** Information provided follows **

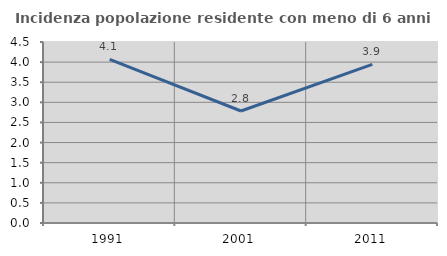
| Category | Incidenza popolazione residente con meno di 6 anni |
|---|---|
| 1991.0 | 4.07 |
| 2001.0 | 2.785 |
| 2011.0 | 3.943 |
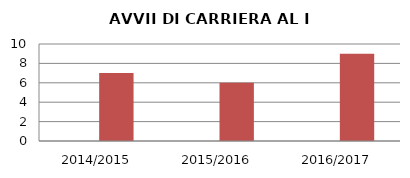
| Category | ANNO | NUMERO |
|---|---|---|
| 2014/2015 | 0 | 7 |
| 2015/2016 | 0 | 6 |
| 2016/2017 | 0 | 9 |
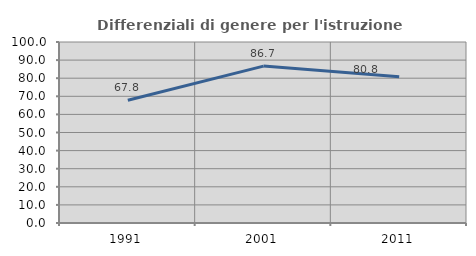
| Category | Differenziali di genere per l'istruzione superiore |
|---|---|
| 1991.0 | 67.843 |
| 2001.0 | 86.69 |
| 2011.0 | 80.765 |
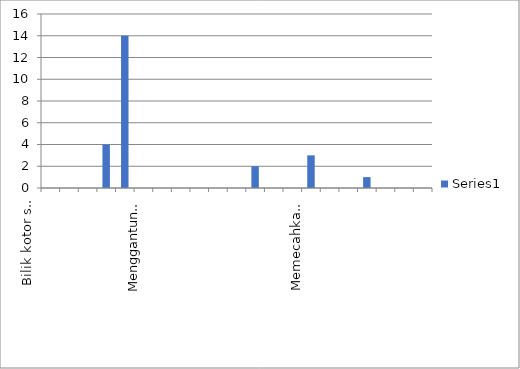
| Category | Series 0 |
|---|---|
| Bilik kotor semasa pemulangan kunci | 0 |
| Merosakkan kemudahan yang disediakan di dalam bilik | 0 |
| Menghilangkan barangan pinjaman/sewaan | 0 |
| Menukar bilik tanpa kebenaran | 4 |
| Memiliki periuk elektrik/seterika/peti sejuk/TV  | 14 |
| Menampal poster tanpa kebenaran | 0 |
| Meninggalkan bilik tanpa menutup suis lampu dan kipas | 0 |
| Menggantung atau menggeringkan pakaian di tingkap, balkoni dan bilik rehat  | 0 |
| Memasuki blok lain jantina* | 0 |
| Kehilangan kunci | 0 |
| Tertinggal kunci di dalam bilik dan meminjam kunci sementara di pejabat | 0 |
| Menukar susun atur kemudahan bilik  | 2 |
| Menyimpan motorsikal dan basikal di dalam bilik/kawasan blok penginapan  | 0 |
| Meletakkan kenderaan di tempat letak kereta staf/felo kolej | 0 |
| Memecahkan cermin tingkap | 3 |
| Memiliki makanan dan minuman tidak halal | 0 |
| Memasak makanan di dalam blok penginapan | 0 |
| Membenarkan pelajar yang tidak berdaftar tinggal di dalam kolej | 1 |
| Merokok di dalam kawasan kolej  | 0 |
| Pulang lewat selepas jam 12 malam tanpa kebenaran | 0 |
| Melanggar etika penampilan pelajar UPM | 0 |
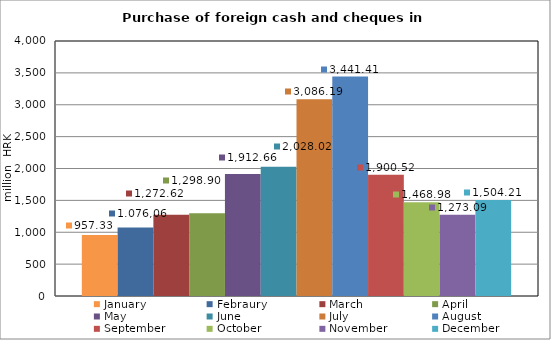
| Category | January | Febraury | March | April | May | June | July | August | September | October | November | December |
|---|---|---|---|---|---|---|---|---|---|---|---|---|
| 0 | 957.332 | 1076.055 | 1272.624 | 1298.896 | 1912.662 | 2028.017 | 3086.192 | 3441.411 | 1900.515 | 1468.983 | 1273.093 | 1504.207 |
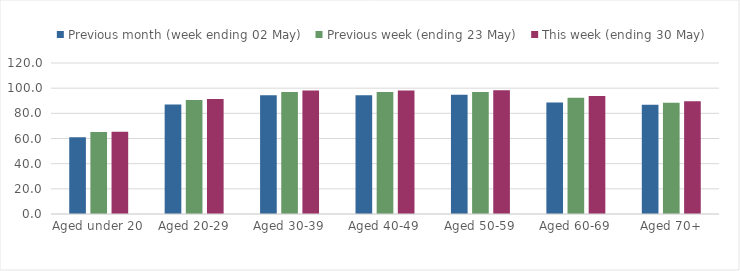
| Category | Previous month (week ending 02 May) | Previous week (ending 23 May) | This week (ending 30 May) |
|---|---|---|---|
| Aged under 20 | 60.964 | 65.186 | 65.319 |
| Aged 20-29 | 86.922 | 90.542 | 91.428 |
| Aged 30-39 | 94.31 | 96.891 | 98.232 |
| Aged 40-49 | 94.298 | 96.871 | 98.226 |
| Aged 50-59 | 94.703 | 96.916 | 98.381 |
| Aged 60-69 | 88.635 | 92.402 | 93.808 |
| Aged 70+ | 86.779 | 88.341 | 89.583 |
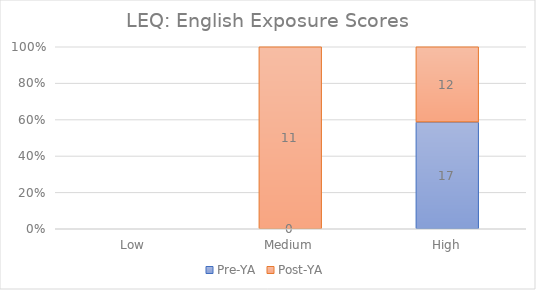
| Category | Pre-YA | Post-YA |
|---|---|---|
| Low | 0 | 0 |
| Medium | 0 | 11 |
| High | 17 | 12 |
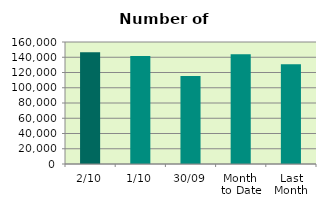
| Category | Series 0 |
|---|---|
| 2/10 | 146490 |
| 1/10 | 141484 |
| 30/09 | 115400 |
| Month 
to Date | 143987 |
| Last
Month | 130923.048 |
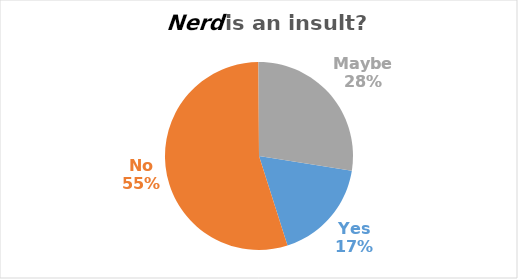
| Category | Series 0 |
|---|---|
| Yes | 88 |
| No | 274 |
| Maybe | 138 |
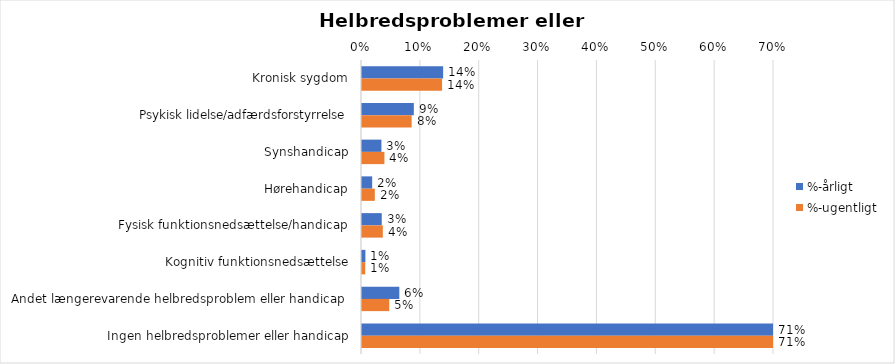
| Category | %-årligt | %-ugentligt |
|---|---|---|
| Kronisk sygdom | 0.138 | 0.136 |
| Psykisk lidelse/adfærdsforstyrrelse | 0.088 | 0.084 |
| Synshandicap | 0.033 | 0.038 |
| Hørehandicap | 0.017 | 0.022 |
| Fysisk funktionsnedsættelse/handicap | 0.034 | 0.035 |
| Kognitiv funktionsnedsættelse | 0.006 | 0.005 |
| Andet længerevarende helbredsproblem eller handicap  | 0.063 | 0.046 |
| Ingen helbredsproblemer eller handicap | 0.705 | 0.709 |
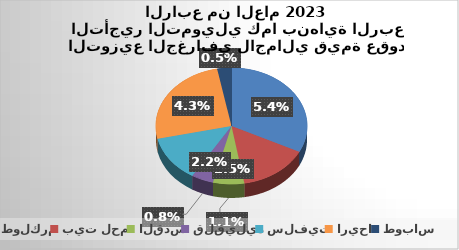
| Category | Series 0 |
|---|---|
| طولكرم | 0.054 |
| بيت لحم  | 0.025 |
| القدس | 0.011 |
| قلقيلية | 0.008 |
| سلفيت | 0.022 |
| اريحا  | 0.043 |
| طوباس | 0.005 |
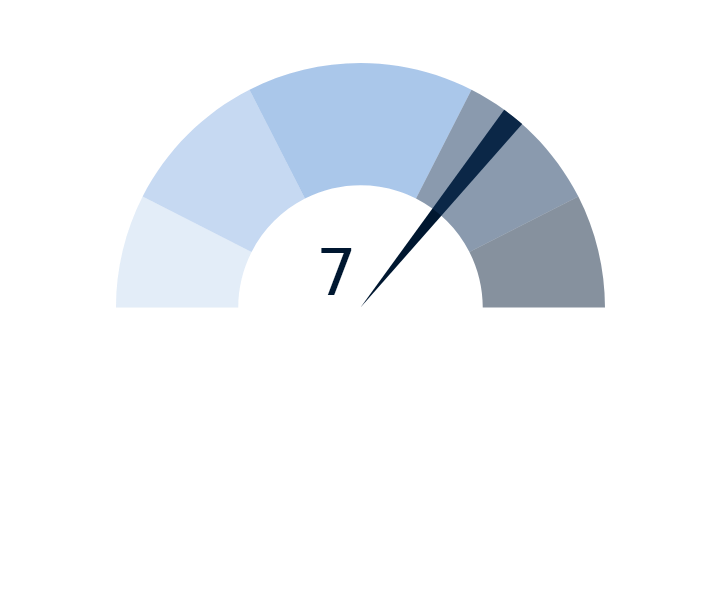
| Category | factor |
|---|---|
| 0 | 7 |
| 1 | 0.3 |
| 2 | 12.7 |
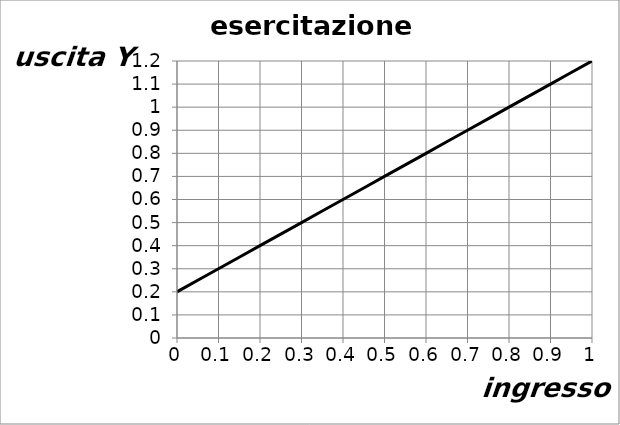
| Category | Series 0 |
|---|---|
| 0.0 | 0.2 |
| 0.1 | 0.3 |
| 0.2 | 0.4 |
| 0.30000000000000004 | 0.5 |
| 0.4 | 0.6 |
| 0.5 | 0.7 |
| 0.6 | 0.8 |
| 0.7 | 0.9 |
| 0.7999999999999999 | 1 |
| 0.8999999999999999 | 1.1 |
| 0.9999999999999999 | 1.2 |
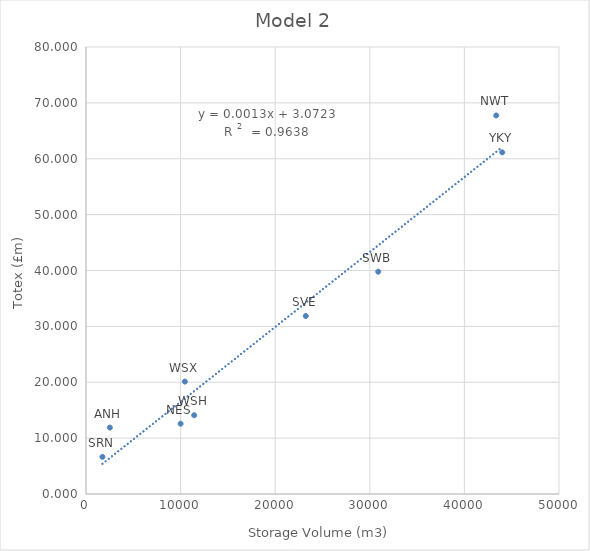
| Category | Series 0 |
|---|---|
| 2522.0 | 11.894 |
| 10000.0 | 12.586 |
| 43360.0 | 67.745 |
| 1740.0 | 6.646 |
| 23234.0 | 31.86 |
| 30889.0 | 39.782 |
| 11436.0 | 14.1 |
| 10450.0 | 20.12 |
| 44000.0 | 61.145 |
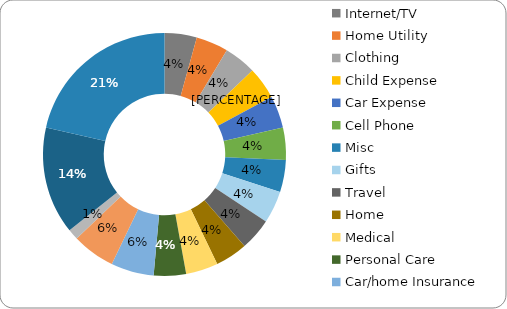
| Category | Series 0 |
|---|---|
| Internet/TV | 3 |
| Home Utility | 3 |
| Clothing | 3 |
| Child Expense | 3 |
| Car Expense | 3 |
| Cell Phone | 3 |
| Misc | 3 |
| Gifts | 3 |
| Travel | 3 |
| Home | 3 |
| Medical | 3 |
| Personal Care | 3 |
| Car/home Insurance | 4 |
| Auto Gas | 4 |
| Childcare | 1 |
| Grocery | 10 |
| Entertainment / Eating Out | 15 |

** End of Information provided **

Requirement:
Each record must be quoted in full and exactly. Do not include the pictures.

Task output:
| Category | Incidenza popolazione residente con meno di 6 anni |
|---|---|
| 1991.0 | 4.07 |
| 2001.0 | 2.785 |
| 2011.0 | 3.943 |
| Category | ANNO | NUMERO |
|---|---|---|
| 2014/2015 | 0 | 7 |
| 2015/2016 | 0 | 6 |
| 2016/2017 | 0 | 9 |
| Category | Differenziali di genere per l'istruzione superiore |
|---|---|
| 1991.0 | 67.843 |
| 2001.0 | 86.69 |
| 2011.0 | 80.765 |
| Category | Series 0 |
|---|---|
| Bilik kotor semasa pemulangan kunci | 0 |
| Merosakkan kemudahan yang disediakan di dalam bilik | 0 |
| Menghilangkan barangan pinjaman/sewaan | 0 |
| Menukar bilik tanpa kebenaran | 4 |
| Memiliki periuk elektrik/seterika/peti sejuk/TV  | 14 |
| Menampal poster tanpa kebenaran | 0 |
| Meninggalkan bilik tanpa menutup suis lampu dan kipas | 0 |
| Menggantung atau menggeringkan pakaian di tingkap, balkoni dan bilik rehat  | 0 |
| Memasuki blok lain jantina* | 0 |
| Kehilangan kunci | 0 |
| Tertinggal kunci di dalam bilik dan meminjam kunci sementara di pejabat | 0 |
| Menukar susun atur kemudahan bilik  | 2 |
| Menyimpan motorsikal dan basikal di dalam bilik/kawasan blok penginapan  | 0 |
| Meletakkan kenderaan di tempat letak kereta staf/felo kolej | 0 |
| Memecahkan cermin tingkap | 3 |
| Memiliki makanan dan minuman tidak halal | 0 |
| Memasak makanan di dalam blok penginapan | 0 |
| Membenarkan pelajar yang tidak berdaftar tinggal di dalam kolej | 1 |
| Merokok di dalam kawasan kolej  | 0 |
| Pulang lewat selepas jam 12 malam tanpa kebenaran | 0 |
| Melanggar etika penampilan pelajar UPM | 0 |
| Category | January | Febraury | March | April | May | June | July | August | September | October | November | December |
|---|---|---|---|---|---|---|---|---|---|---|---|---|
| 0 | 957.332 | 1076.055 | 1272.624 | 1298.896 | 1912.662 | 2028.017 | 3086.192 | 3441.411 | 1900.515 | 1468.983 | 1273.093 | 1504.207 |
| Category | Previous month (week ending 02 May) | Previous week (ending 23 May) | This week (ending 30 May) |
|---|---|---|---|
| Aged under 20 | 60.964 | 65.186 | 65.319 |
| Aged 20-29 | 86.922 | 90.542 | 91.428 |
| Aged 30-39 | 94.31 | 96.891 | 98.232 |
| Aged 40-49 | 94.298 | 96.871 | 98.226 |
| Aged 50-59 | 94.703 | 96.916 | 98.381 |
| Aged 60-69 | 88.635 | 92.402 | 93.808 |
| Aged 70+ | 86.779 | 88.341 | 89.583 |
| Category | Pre-YA | Post-YA |
|---|---|---|
| Low | 0 | 0 |
| Medium | 0 | 11 |
| High | 17 | 12 |
| Category | Series 0 |
|---|---|
| 2/10 | 146490 |
| 1/10 | 141484 |
| 30/09 | 115400 |
| Month 
to Date | 143987 |
| Last
Month | 130923.048 |
| Category | Series 0 |
|---|---|
| Yes | 88 |
| No | 274 |
| Maybe | 138 |
| Category | %-årligt | %-ugentligt |
|---|---|---|
| Kronisk sygdom | 0.138 | 0.136 |
| Psykisk lidelse/adfærdsforstyrrelse | 0.088 | 0.084 |
| Synshandicap | 0.033 | 0.038 |
| Hørehandicap | 0.017 | 0.022 |
| Fysisk funktionsnedsættelse/handicap | 0.034 | 0.035 |
| Kognitiv funktionsnedsættelse | 0.006 | 0.005 |
| Andet længerevarende helbredsproblem eller handicap  | 0.063 | 0.046 |
| Ingen helbredsproblemer eller handicap | 0.705 | 0.709 |
| Category | Series 0 |
|---|---|
| طولكرم | 0.054 |
| بيت لحم  | 0.025 |
| القدس | 0.011 |
| قلقيلية | 0.008 |
| سلفيت | 0.022 |
| اريحا  | 0.043 |
| طوباس | 0.005 |
| Category | factor |
|---|---|
| 0 | 7 |
| 1 | 0.3 |
| 2 | 12.7 |
| Category | Series 0 |
|---|---|
| 0.0 | 0.2 |
| 0.1 | 0.3 |
| 0.2 | 0.4 |
| 0.30000000000000004 | 0.5 |
| 0.4 | 0.6 |
| 0.5 | 0.7 |
| 0.6 | 0.8 |
| 0.7 | 0.9 |
| 0.7999999999999999 | 1 |
| 0.8999999999999999 | 1.1 |
| 0.9999999999999999 | 1.2 |
| Category | Series 0 |
|---|---|
| 2522.0 | 11.894 |
| 10000.0 | 12.586 |
| 43360.0 | 67.745 |
| 1740.0 | 6.646 |
| 23234.0 | 31.86 |
| 30889.0 | 39.782 |
| 11436.0 | 14.1 |
| 10450.0 | 20.12 |
| 44000.0 | 61.145 |
| Category | Series 0 |
|---|---|
| Internet/TV | 3 |
| Home Utility | 3 |
| Clothing | 3 |
| Child Expense | 3 |
| Car Expense | 3 |
| Cell Phone | 3 |
| Misc | 3 |
| Gifts | 3 |
| Travel | 3 |
| Home | 3 |
| Medical | 3 |
| Personal Care | 3 |
| Car/home Insurance | 4 |
| Auto Gas | 4 |
| Childcare | 1 |
| Grocery | 10 |
| Entertainment / Eating Out | 15 |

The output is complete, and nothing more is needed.